Regarding genetically engineered bacteria used to produce higher yields of L-tryptophan
(email — June 2, 1998):
"If Showa Denko engineered the bacterium to overproduce tryptophan [which they did], then there are many unknowns that would be associated with its overproduction. They probably engineered the strain to overproduce chorismate, the common aromatic precursor of tryptophan, as well as to overproduce all of the enzymes of the tryptophan biosynthetic pathway. Overall this would mean that the bacterium is producing large amounts of about 10-15 metabolites that are not normally produced in excess. The accumulation of these metabolites would, in some cases, lead to modification by other enzymes, to give products that normally are never produced by the bacterium. One or more of these unnatural products could be a compound toxic to man.

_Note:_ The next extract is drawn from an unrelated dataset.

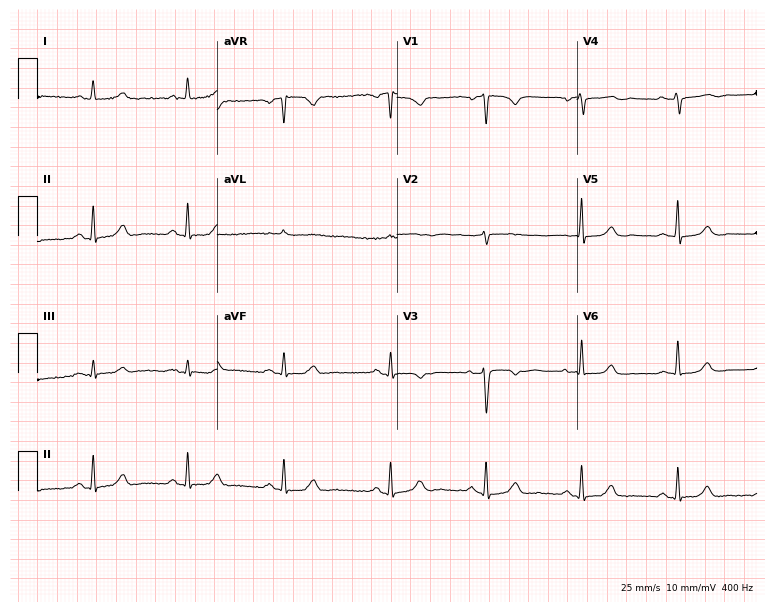
12-lead ECG from a 49-year-old woman. Screened for six findings — first-degree AV block, right bundle branch block, left bundle branch block, sinus bradycardia, atrial fibrillation, sinus tachycardia — none is recorded.
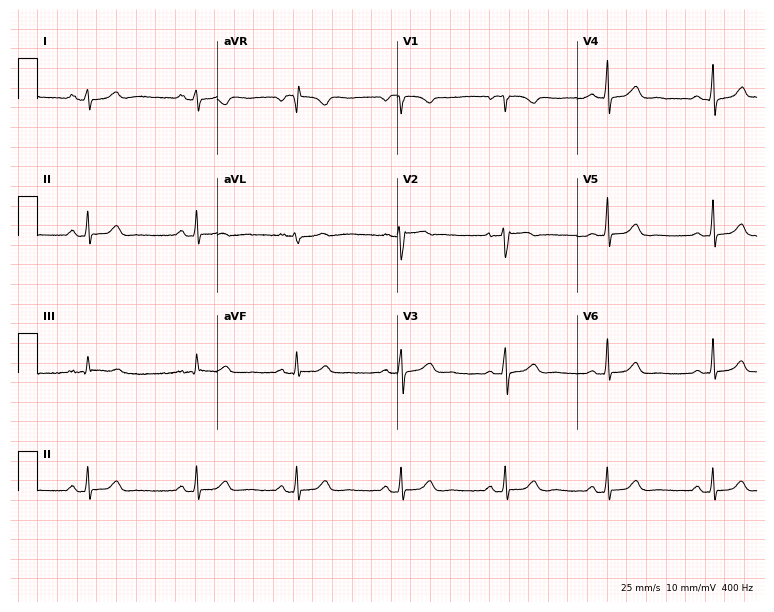
Standard 12-lead ECG recorded from a female patient, 44 years old (7.3-second recording at 400 Hz). Read as a normal ECG.

Similarly the overproduction of enzymes of the aromatic and tryptophan biosynthetic pathways could lead to the synthesis of unnatural products by side reactions that normally do not occur. Again, toxic products could be produced.
Genetic engineering results in the formation of higher than normal concentrations of certain enzymes and products; these could provide the basis for the synthesis of higher levels of toxic substances."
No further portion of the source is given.